Willow Winsham talks with artist Katherine Soutar, author of a fantastic new book, Painting the Tales, detailing her experiences of illustrating the Folk Tales series by the History Press.
How long have you been illustrating, and what first drew you to that path?
I have always been drawing … it was a compulsion when I was a child, I always had some images floating about often connected with stories I had read and wanted to get them down on paper. Quite often paper that was not supposed to be for drawing on, my parents were very patient … But my Art degree was actually in 3D, Glass with ceramics (I was utterly seduced by glass when I went to visit the college and have recently started working with it again.)
Drawing became a major driver in my life once again when I became artist in residence in a psychiatric hospital and started to help other people to find ways to express themselves visually. I found myself drawing, painting and writing in the evenings after I got home as a way of exploring my feelings too. I often wove poetry and story into the work I made.
I moved to London to train as an art therapist and whilst there started to try to sell some of my Illustrations, it was difficult! I wasn’t an illustration graduate and was fairly naïve about the whole business to be honest. But eventually, after finishing my course and with a baby on the way, I decided to try to sell my work as greetings cards and tramped around the streets of London with a sample pack I had made. I got a dozen orders on the first day.
That was back in 1990 and work gradually started to drift in from people buying the cards and finding my contact details on the back. Another important milestone was probably in 2000 when I Illustrated a book called Seeds on the Wind for storyteller Tim Bowley and realised how much I loved interpreting folk tales. I was also involved with the organisation of Festival at the Edge, an international storytelling festival at the time, which connected me with the excitement of storytelling as an oral tradition and meant I met lots of storytellers … which leads on to the next question …
How did you first become involved with the History Press Folk Tales series?
When the History Press were commissioning the Folk Tales series they were discussing finding an illustrator to work on covers for the whole series to give a feeling of continuity and Mike O’Connor, a storyteller and musician who was writing their Tales of Cornwall book, happened to be on the spot. He suggested they might like to use me and showed them a CD cover design I had done for him, they liked it and contacted me straight away to do the first book in the series. I have just completed my 75th cover for them, number three in the Ghost Tales series.

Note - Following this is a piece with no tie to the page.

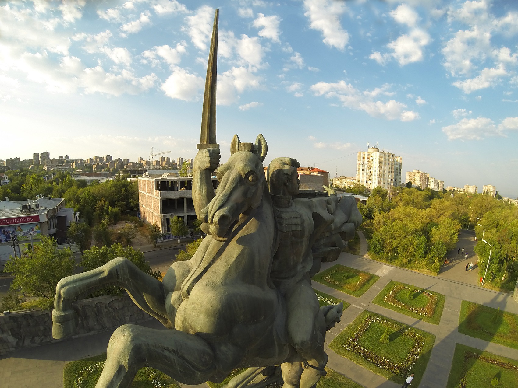 Գայի արձան 360yerevan 8/13

Where do you draw inspiration from for your cover designs?
Well … from the stories obviously! But yes, there are other influences a plenty … I am fond of the work of artists from Marc Chagall to Arthur Rackham and my work often nods to the pre-Raphaelites as well. I also spend a lot of time researching images of the landscape where the stories are set and going for long walks in the woods outside my home, I often have my best ideas when walking … and oddly enough while sleeping too.
Which folk tale(s) have stayed with you?
This is such a difficult question as there are so many … I found myself crying reading the one I used as the cover for the Cumbria book by Taffy Thomas, and cried again when I heard him tell it live at my exhibition in Scotland last year. The Kilkenny book contains an unusual variation on the werewolf story that has stayed with me ever since. Northumberland’s cover features my son Tam as Tam lin and I have a real affection for both the cover and the ballad. South Yorkshire’s cover features a emotional and visceral tale of a battle between man and beast that leaves you with a breathless respect for them both. Every book leaves me with something that enriches me and feeds into what I do next.
Do you ever have the artist’s equivalent of writer’s block? If so, how do you overcome it?
I do indeed… and there are several things which help, walking is great, I live next to a woodland and often take myself off into the greenery when I am feeling stuck. Just leaving something overnight and looking at it with fresh eyes the next day can be enough sometimes.
A deadline looming can also be surprisingly inspirational believe it or not. But my favourite book of anonymous photographs is probably the best way to bounce myself out of it, not because I find anything there that will be part of the solution but just because it makes my mind turn over and fresh things come to the surface
Which has been your favourite cover to work on?
For sheer connection with a piece of work, the swan maiden cover of Galway Bay Tales has it, I became so attached to it while working on it that I found it hard to hand it over for scanning even … It is now framed on my wall as I couldn’t bear to sell it and wanted to always know where it was … I don’t often get so obsessed by the way!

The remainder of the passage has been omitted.